Simulation of Adaptive Running with Flexible Sports Prosthesis using Reinforcement Learning of Hybrid-link System
New AI simulation method could end trial-and-error in sports prosthesis design, analyzing whole-body dynamics.
Researchers Yuta Shimane and Ko Yamamoto have published a novel simulation framework that uses reinforcement learning (RL) to model how athletes with transtibial amputations run with flexible, leaf-spring-type sports prostheses. The core innovation is a 'hybrid-link system' that integrates a Piece-wise Constant Strain model. This allows the simulation to accurately represent the complex, flexible deformation of the prosthesis during high-impact activity, which is a significant challenge for traditional rigid-body dynamics models. The methodology combines imitation learning—trained on real human motion capture data—with precise computational dynamics to generate realistic, whole-body running motions.

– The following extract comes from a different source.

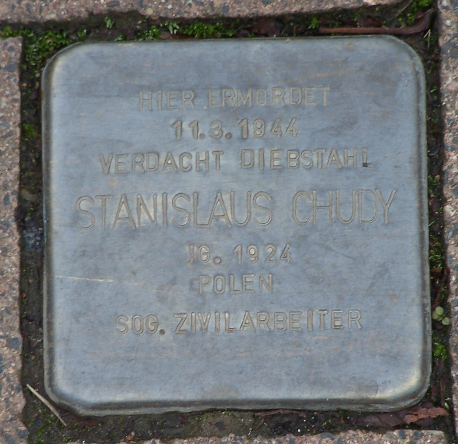 Der Stolperstein in der Mühlhäuserstraße, südlich der Hörselbrücke, westlicher Bürgersteig erinnert an einen Ausländer, der an dieser Stelle 1944 erschossen wurde.

The study's application demonstrates its practical value. The team simulated running under various virtual prosthetic stiffness conditions and analyzed the resulting metabolic cost of transport—a key performance metric. Their findings suggest that optimal stiffness is not one-size-fits-all and significantly influences running economy. This moves prosthesis design beyond physical trial-and-error, enabling engineers and clinicians to virtually test and tailor prosthetic properties for individual users before manufacturing. The approach promises to accelerate the development of high-performance, user-specific athletic prosthetics by providing data-driven insights that were previously difficult or impossible to obtain.
- Uses a hybrid-link system with a Piece-wise Constant Strain model to simulate flexible prosthetic deformation in whole-body dynamics.
- Combines reinforcement learning (RL) and imitation learning from motion capture data to generate adaptive running motions.
- Simulated running under different stiffness conditions and analyzed metabolic cost, proving value for virtual prosthesis optimization.
Why It Matters
Enables data-driven, virtual design of high-performance athletic prosthetics, moving beyond costly physical trial-and-error for amputee athletes.